This paper describes seismic attributes approaches and rock typing in channelized reservoirs of North Kuwait. Seismic facies with a range of frequencies from 10 - 50 Hz, along with four other attributes: semblance, RMS frequency, instantaneous phase, relative acoustic impedance and RMS amplitude of shallow upper Cretaceous channelized system are calculated and the channel infill and overbank deposits are represented in maps. Five classes are used and found to be sufficient in the unsupervised classification method. The seismic facies classification was matched against the above-mentioned four attributes and found to correspond to them. The major channel components are illustrated with the figure 1. Additionally, the seismic facies classification workflow is summarized in figure 4. Results of seismic facies classification using Neuronal classification and log-based rock typing are illustrated in figures 11, 12, 13 & 21. The lessons learned from the use of different seismic attributes and rock typing in such heavy oil reservoirs are discussed.

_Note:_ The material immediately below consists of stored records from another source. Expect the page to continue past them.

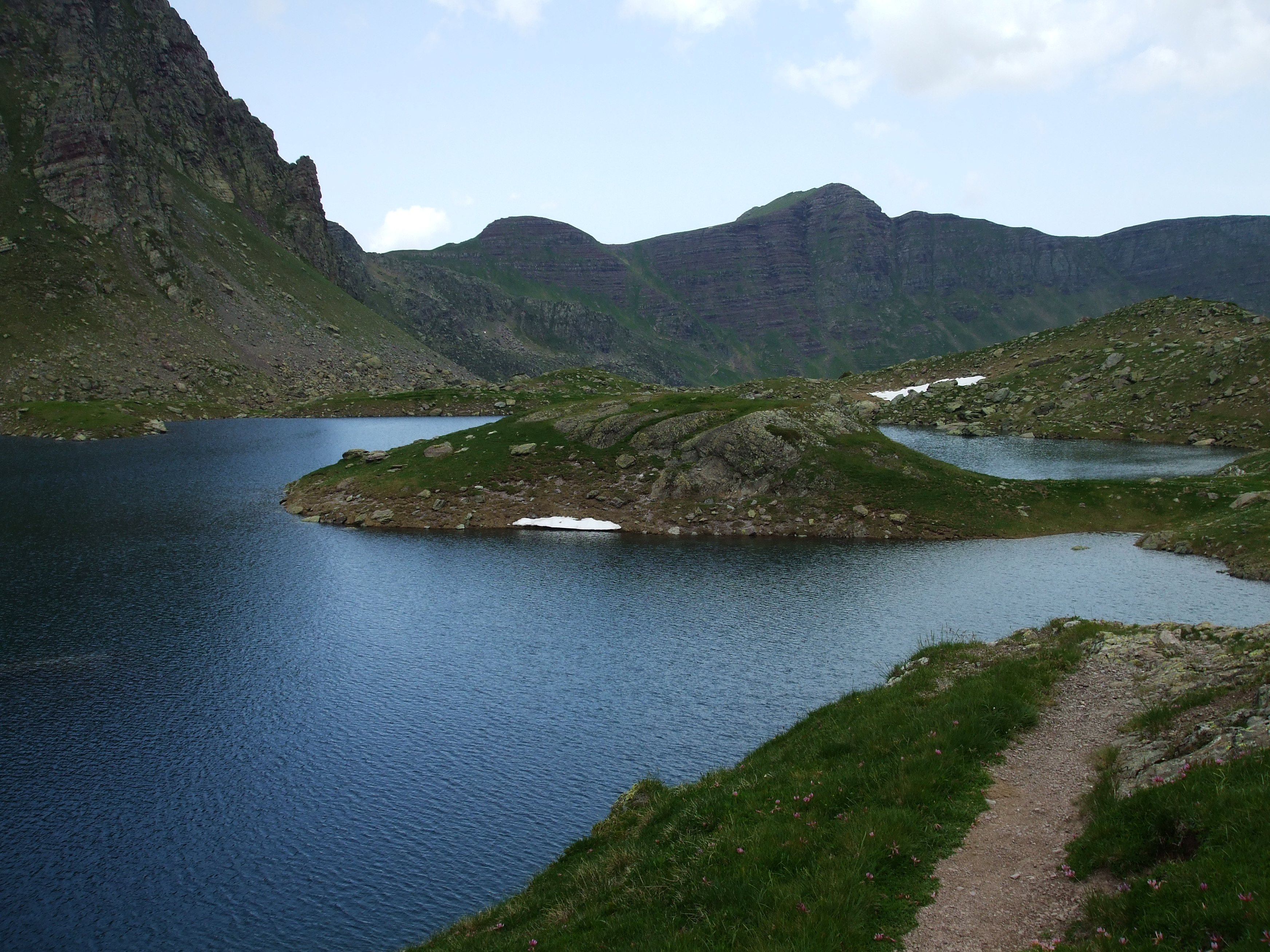 Lac Berseau, un des lacs d'Ayous (Pyrénées)
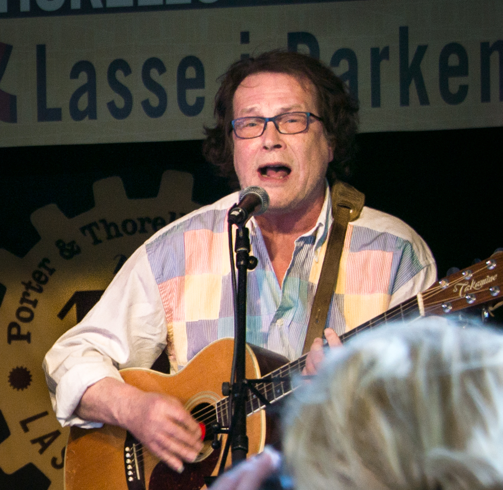 Mikael Ramel under utdelningen av KaRAMELodiktstipendiet 2017.
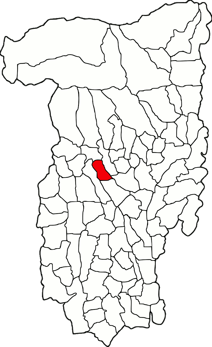 Lage der Gemeinde Oteșani im Kreis Vâlcea (RO).

Steam injections in shallow heavy oil targets come with a risk of breaching the thin cap shale sealing layer and not fully understanding the thickness and continuity of shale barriers within the reservoirs. This paper presents an investigation to mitigate those risks through different seismic attributes and rock typing for shallow Tertiary and Cretaceous reservoirs in North Kuwait which extended to a deeper heavy oil targets in neighboring fields. This work that studies all the key risk elements in such heavy oil reservoirs mitigates the drilling and steam injection risks of heavy oil field development. Those who utilize seismic data to map heterogeneities must realize that the changes we observe in our seismic events can be due to one of the following items: depositional environments, sweet spots, stratigraphic features, lithology, petrophysical properties such as porosity or fluid or clay content, geohazards, etc.
From a previous study presented this year at Geo 2018 for Tertiary targets, we concluded that Simultaneous geostatistical inversion (SGI) added much value in terms of delineating the shale barriers and enhancing resolution, in addition to estimating effective porosity for well releases.